Context Free Languages

This is a methodology for representing languages. It is more powerful than DFAs and RE, but is still not enough to define all the possible languages. The basic idea is to use “variables” as stand-ins for sets of strings.

Formally, the terms described below define a CFG.

\[G = (V,\Sigma, R,S)\]

Terminals ($V$)- The symbols of the alphabet
Variables / Non terminals ($\Sigma$) - A finite set of other symbols
Start Symbol ($S$)- The variable whose language is being defined
Production ($R$)- A rule of the form “$\text{variable} \rightarrow \text{variables} ∪ \text{terminals}$“

“Productions of A” refers to the set of all strings that are derivable from $A$ using the rules defined by the CFG. A string $\gamma$ is said to be derived from $\alpha$ iff the application of a rule results in $\gamma$. This is represented as $\alpha\implies\gamma$.

Derivation using 0 or more steps is represented by $\overset{*}{\implies}$.

Any string derived from the start string is called as a Sentential Form. It essentially is a string “on its way” to becoming part of the language.

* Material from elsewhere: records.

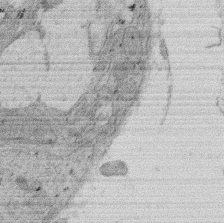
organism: Rat
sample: Salivary granule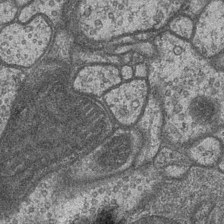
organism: Drosophila
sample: Optic medulla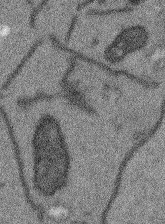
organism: Arabidopsis thaliana
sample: Root tip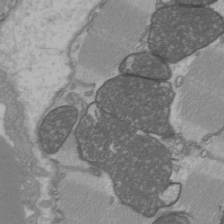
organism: C57BL Mouse
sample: Heart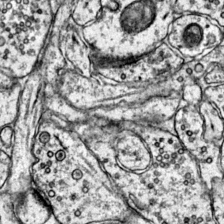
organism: Mouse
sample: Primary visual cortex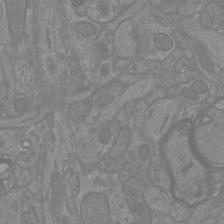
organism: Mouse
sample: Cortical neurons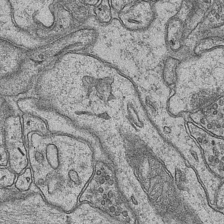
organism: Mouse
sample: CA1 Hippocampus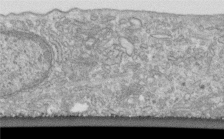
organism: Human
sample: Centriole in fibroblast cells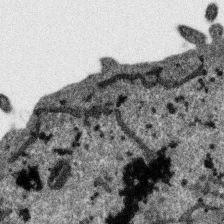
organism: Human
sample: Lung epithelial cells infected with SARS-CoV-2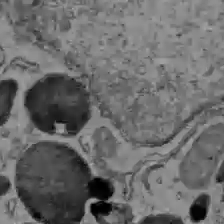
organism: C57BL Mouse
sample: Liver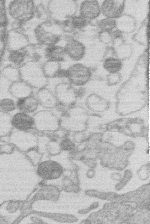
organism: Human
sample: Macrophage cells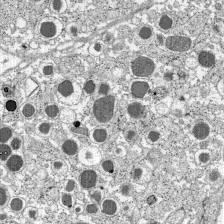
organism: C57BL Mouse
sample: Pancreatic islet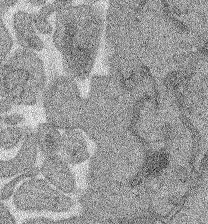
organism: Human
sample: HeLa cells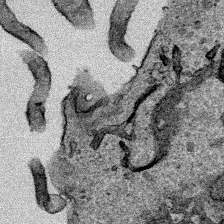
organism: Human
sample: Mitochondria in HCT116 cells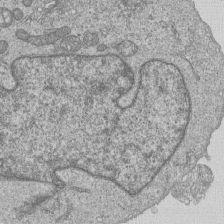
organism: Human
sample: MDA-MB-231 cells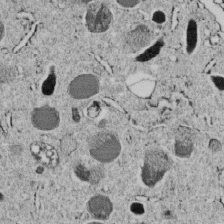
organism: C. elegans
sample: C. elegans embryo early stage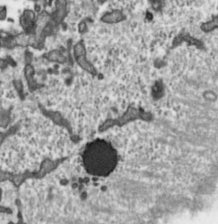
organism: Toxoplasma gondii
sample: Parasites in a vacuole inside a host cell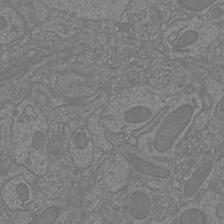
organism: Mouse
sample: Cortical neurons

A language defined by a CFG is called as a Context Free Language.

BNF Notation (Backus-Naur-Form)

This is a method of representing the rules of CFG in a programming way.

CFG Part	BNF Representation	Example
Variable	<word>	<state>
Terminals	multicharacter strings in bold or underlined	while, while, while
$\rightarrow$ in rule definitions	$::=$	<state> ::= a
“or” in rule definitions	$\vert$	<state> ::= a$\vert$b
(not) Kleene Closure ($a^+$)	“…”	<state> ::= <\state>…
Optional Elements	[…]	<state> ::= <statea> [or <stateb>]
Grouping $(ab)^*$	{…}	<state> :== {<statea><stateb>}…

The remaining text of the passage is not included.